Talking of ideas for work, we have a virtual noticeboard where people advertise items they want to sell. Today we see there's an advert for a toilet tent, complete with portable "elegance" potty, tent pegs and loo roll (unused). Bearing in mind that our office has no toilet facilities, I've sent a request to the boss asking if the item can be added to next year's budget before the April deadline is upon us. I'm convinced that, with Ruth's expert camping skills, we can install it in the meeting room next door and need never leave the office again, thus improving our productivity levels and minimising the time spent wandering cross-legged round the campus searching for a suitable Ladies. No answer from the boss yet, but I live in hope ...
On the way home, I popped into see Gladys. We had a pleasant half-hour before the nurse left me the pills and told me I had to get her to take them (why, oh why do I get involved in technical stuff like this?? I just make a rod for my own back, I swear it!). Naturally, Gladys then started shouting and fighting me. I put the pills down, picked up what was apparently the most important one and asked her if she trusted me. She said no (well, what the bloody hell did I expect, really?...), so I replied that if she didn't take the pills, I'd leave. When she glared at me, I started to walk away, so she called me back. I repeated my offer and she took the first of the pills. So far so good. When I reached for the next of the medicines, the same scenario took place, so I turned and walked away again. This time, she didn't shout for me to come back, so I just kept on walking. And came home. No doubt leaving the nursing home with the impression that I am the mean-spirited Bitch from Hell and Scourge of Little Old Ladies. Well, one always likes to have a reputation. Tough Love - ah, it's a drug, you know. Not to mention totally bloody debilitating.

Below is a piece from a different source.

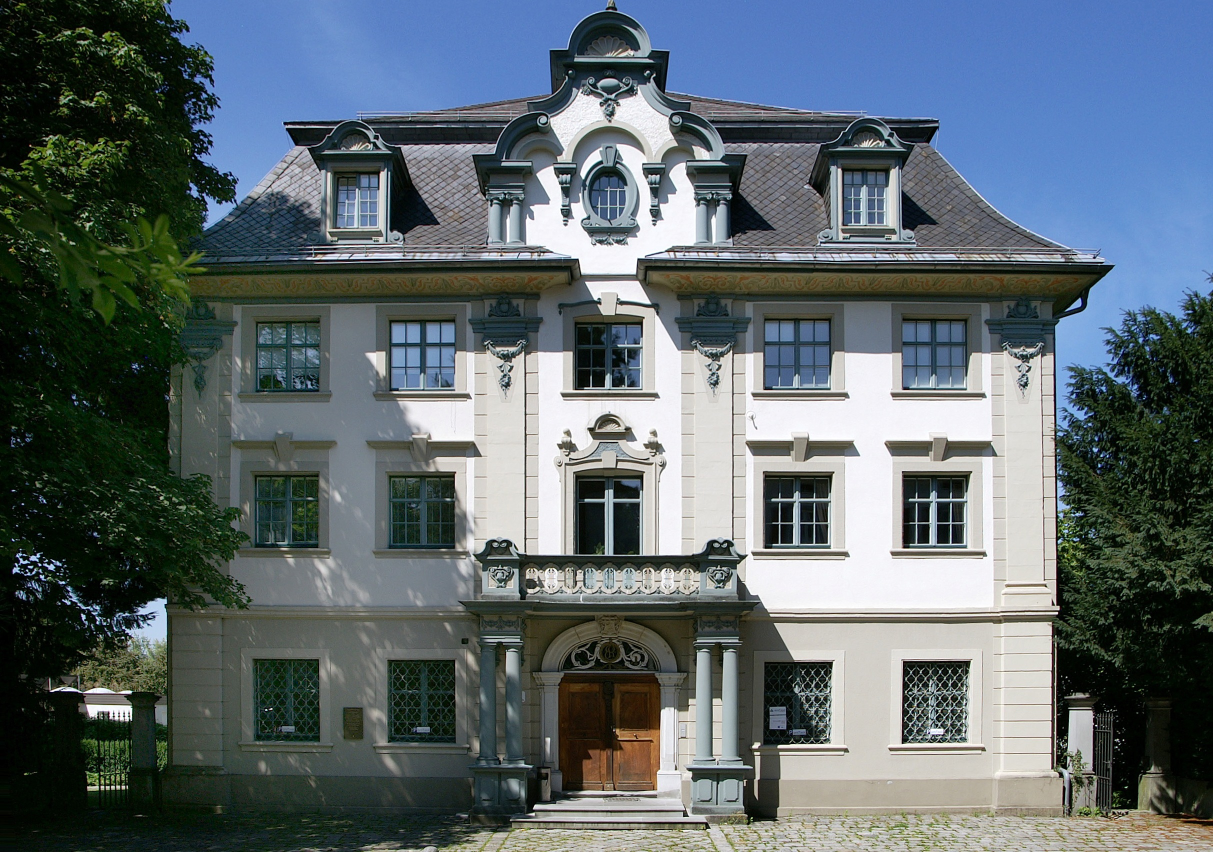 Landeshauptmann Adolf-Rhomberg-Haus erbaut 1798, Marktstraße 26 in Dornbirn (1900) Umbau von Architekt Hanns Kornberger

And weirdly, I’ve started another short story, about a dark but healing encounter between a woman and a man in an office. What the heck is going on in my writing head at the moment?? My dears, I simply don’t know – but while the ideas are there I have to go with them. Heck, I even have another idea for when I’ve finished the first one. Shock! Horror! Probe! Still, who knows when the next five-year dry zone will turn up? Short stories have a mind of their own. Talking of which, I think I’m going to give up on my attempt at terza rima – it’s a disaster in the making and every time I add in another line to the wretched beast I find I’m turning into a mix of Patience Strong and Pam Ayres. Now there’s a frightening concept. The world would never survive it, believe me.
Today’s nice things:
1. Our new money-making scheme
3. Short stories.
Goldenford website - still ...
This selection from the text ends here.